Hannah shook her head, “And that just never happens to me.”
Saz was always amazed at how the journalist myth could encourage almost anyone to unburden the secrets of their lives in return for a little fame. She’d told Hannah that she was writing a
Guardian
article about the changing nature of women’s sexuality. Or, in this case, for what Hannah redefined as “the hope that my story might encourage other women to search for their own truths”. Trying not to feel too guilty—and succeeding—Saz launched into her list of questions. To make the ruse look real she did pursue something of the hasbian line, but primarily centred her interview technique on the part of Hannah’s life that involved Alex. After half an hour of following Hannah through her stories of incarnation workshops and sexuality training and therapeutic dolphin sessions, Saz was in quiet despair. The woman before her was a fount of knowledge about the “alternative world”, what she wasn’t doing was dishing any dirt on Alex. Eventually, though, it came out, hidden in a spiel about her years in the world of London squats, Hannah unwittingly gave away a gem about Alex.

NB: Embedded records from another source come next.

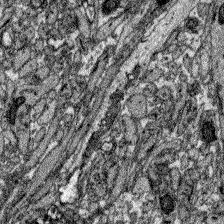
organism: Zebrafish
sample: Larval olfactory bulb
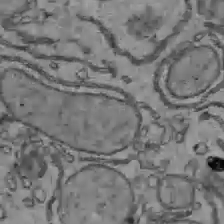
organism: C57BL Mouse
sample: Liver
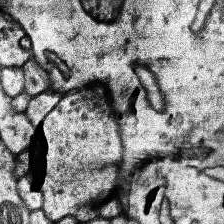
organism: Human
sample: Temporal Lobe
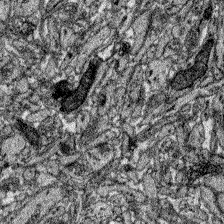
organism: Zebrafish
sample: Larval olfactory bulb
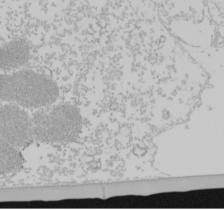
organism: Mouse
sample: Cancer cell death in ED-1 cells
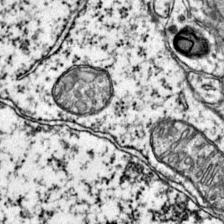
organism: Mouse
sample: Primary visual cortex
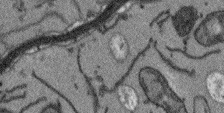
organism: Arabidopsis thaliana
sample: Root tip
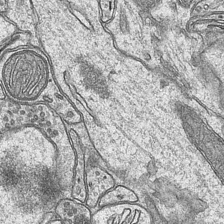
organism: Mouse
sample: CA1 Hippocampus
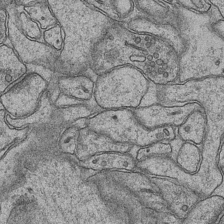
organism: Mouse
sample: CA1 Hippocampus
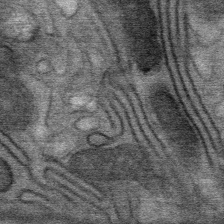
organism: Mouse
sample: Mouse Salivary gland
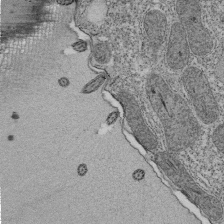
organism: Tetrahymena
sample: Cilia in tetrahymena
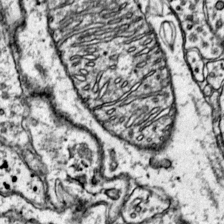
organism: Mouse
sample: Primary visual cortex
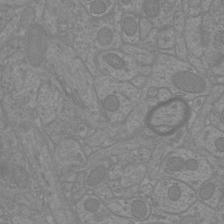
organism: Mouse
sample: Cortical neurons
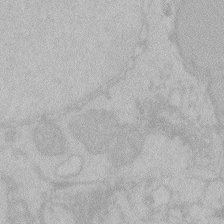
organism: Zebrafish
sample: Macrophage infected with Toxoplasma gondii
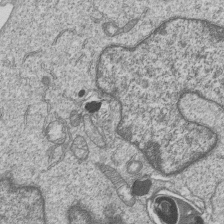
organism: Human
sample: MDA-MB-231 cells
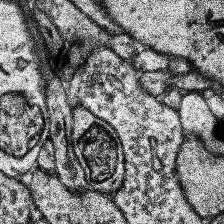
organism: Human
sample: Temporal Lobe
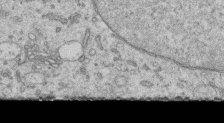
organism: Human
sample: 1205lu cells
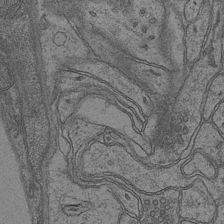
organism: Mouse
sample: CA1 Hippocampus
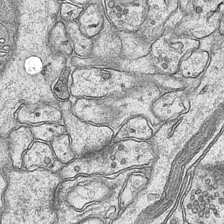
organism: Mouse
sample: CA1 Hippocampus
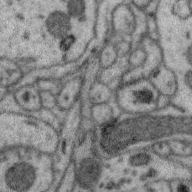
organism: Zebra finch
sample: Brain
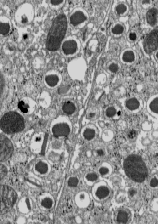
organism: C57BL Mouse
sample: Pancreatic islet
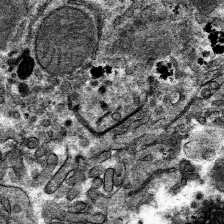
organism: Mouse
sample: Mouse hepatocytes
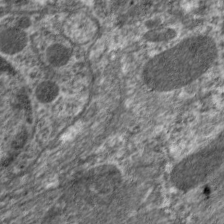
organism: C. elegans
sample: Pharynx
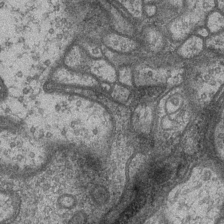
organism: Drosophila
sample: Optic medulla
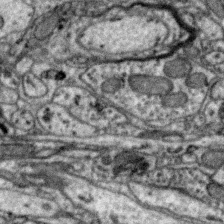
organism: Zebra finch
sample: Brain
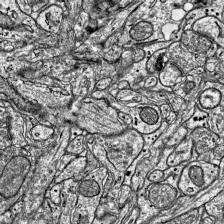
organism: Mouse
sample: Visual Cortex
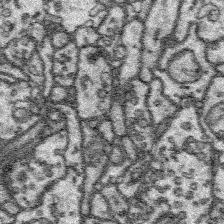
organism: Platynereis dumerilii
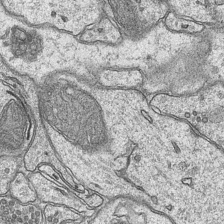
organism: Mouse
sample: CA1 Hippocampus
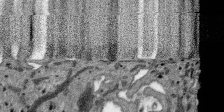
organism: Human
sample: Lung epithelial cells, uninfected (mock) control
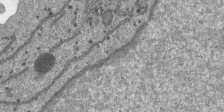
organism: Human
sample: Lung epithelial cells infected with SARS-CoV-2
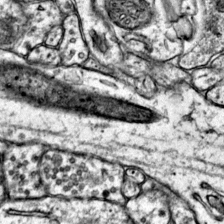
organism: Mouse
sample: Primary visual cortex
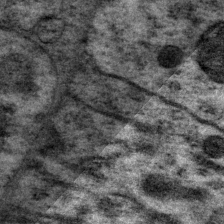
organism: P. pacificus
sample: Pharynx
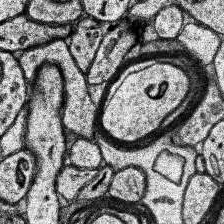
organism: Human
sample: Temporal Lobe
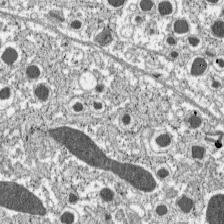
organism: C57BL Mouse
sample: Pancreatic islet
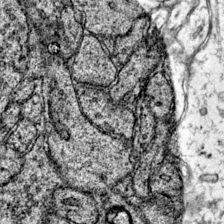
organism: Mouse
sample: Primary visual cortex
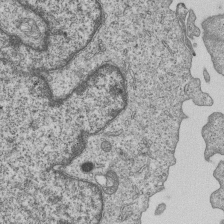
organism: Human
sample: MDA-MB-231 cells
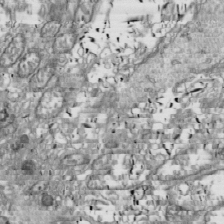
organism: Drosophila
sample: Cell division; meiosis; drosophila spermatocytes
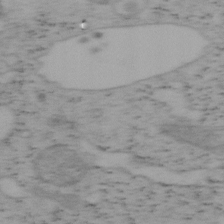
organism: Mouse
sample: OT-I killer T cells with ID8 ovarian cancer cells
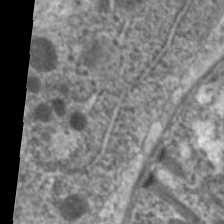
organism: C. elegans
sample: Pharynx
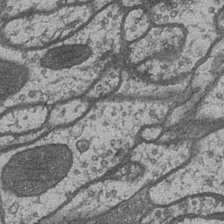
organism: Drosophila
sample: Optic medulla
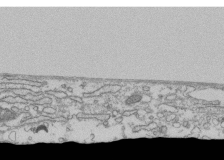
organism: Human
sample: Fibroblast cells
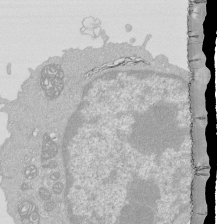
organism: Mouse
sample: Activated Pmel transgenic CD8+ T Cells
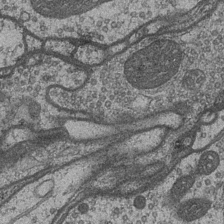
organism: Drosophila
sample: Optic medulla
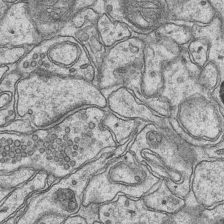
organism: Mouse
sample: CA1 Hippocampus
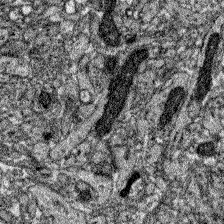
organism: Zebrafish
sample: Larval olfactory bulb
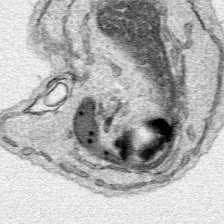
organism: Human
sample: Mitochondria in HCT116 cells
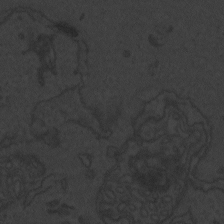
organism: Zebrafish
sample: Macrophage infected with Toxoplasma gondii
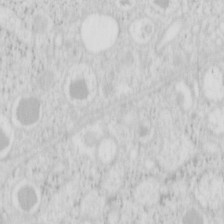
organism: Mouse
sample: Pancreas
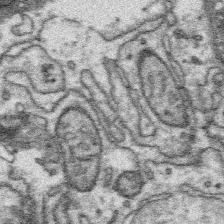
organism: Platynereis dumerilii
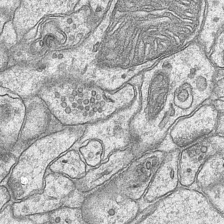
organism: Mouse
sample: CA1 Hippocampus
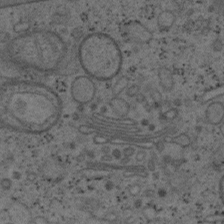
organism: Human
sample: HeLa cells
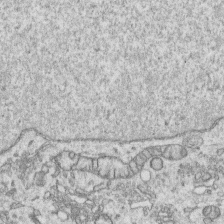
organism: Human
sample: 1205lu cells
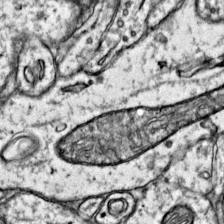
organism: Mouse
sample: Primary visual cortex
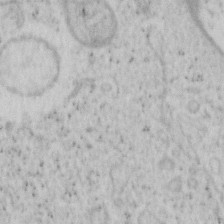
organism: Human
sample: HeLa cells
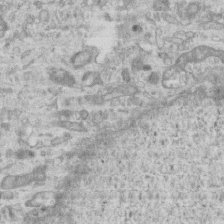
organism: Mouse
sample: Centriole in ependymal cells
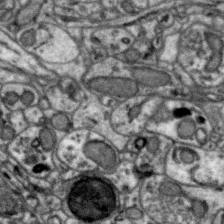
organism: Zebra finch
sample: Brain
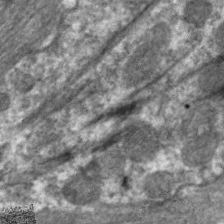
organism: C. elegans
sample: Pharynx
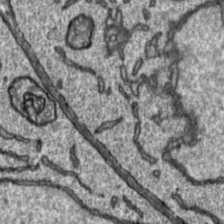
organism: Toxoplasma gondii
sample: Parasites in a vacuole inside a host cell
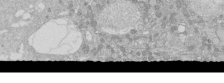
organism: Human
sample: Caco-2 cells
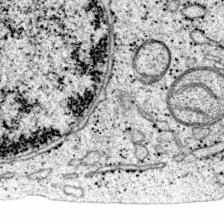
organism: Human
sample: HeLa cells
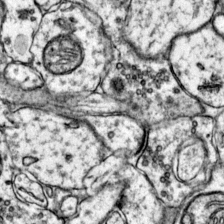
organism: Mouse
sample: Primary visual cortex
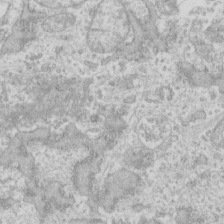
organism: Human
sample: Fibroblast cells
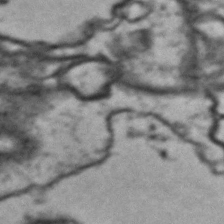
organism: Drosophila
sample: Brain
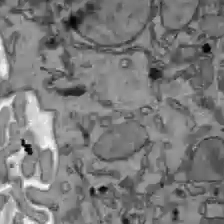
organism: C57BL Mouse
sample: Liver
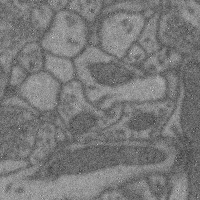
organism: Mouse
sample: Cerebral cortex
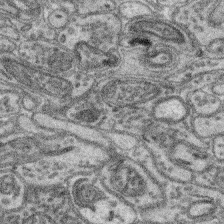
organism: Mouse
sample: Retina
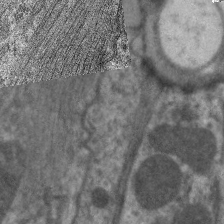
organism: C. elegans
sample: Pharynx
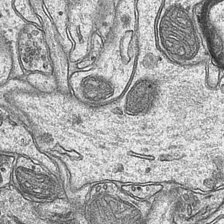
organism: Mouse
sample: CA1 Hippocampus
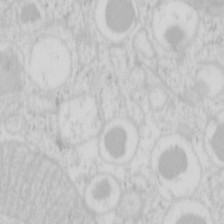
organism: Mouse
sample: Pancreas
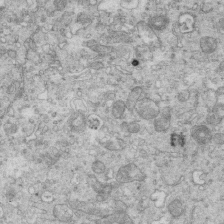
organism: Mouse
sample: Multiciliated cells
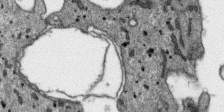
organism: Human
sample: Lung epithelial cells, uninfected (mock) control
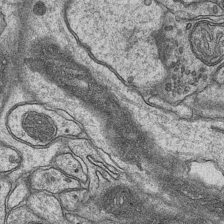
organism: Mouse
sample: CA1 Hippocampus
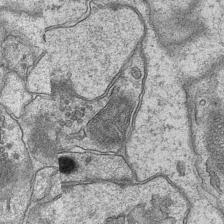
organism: Mouse
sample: CA1 Hippocampus
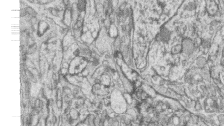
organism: Zebrafish
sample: synaptic ribbons in rod cells and cone cells
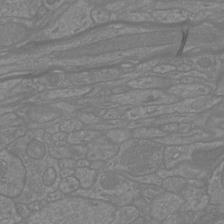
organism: Mouse
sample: Cortical neurons

“Of course, once that band started rehearsing no one ever saw Alex anymore. He and I had already broken up but I still saw him every now and then. He’d even manage to be quite civil to me if I didn’t mention my girlfriend.”
“So you didn’t see him because of the band?”
“Kind of. The band and Siobhan. What with his working on the music and then seeing her, he never had time for any of his old friends. We all just sort of drifted away.”
Saz was jolted from praying for Will to return. “Seeing Siobhan?”
Hannah stretched her long mouth into a skewed apology, “Whoops. That’s still a secret, I guess. They had an affair. Just when the band started.”
“I thought Siobhan Forrester was with Greg? The guitarist?”
“She was. Still is, apparently—I don’t know, I don’t exactly
get invited over to Alex’s for afternoon tea, not that I’d know what to say to him. I don’t imagine he likes kids any more now than he did then. What did he used to call them? ‘Midget parasites’, something like that …”
Saz interrupted her, “Alex and Siobhan had an affair when the band started?”
Hannah looked at Saz, licked the cold milk foam edge of her coffee cup, “You won’t use this information?”
Saz shook her head, “No. Sorry. I’m just interested in the gossip. Forget it. It’s got nothing to do with this story, of course.”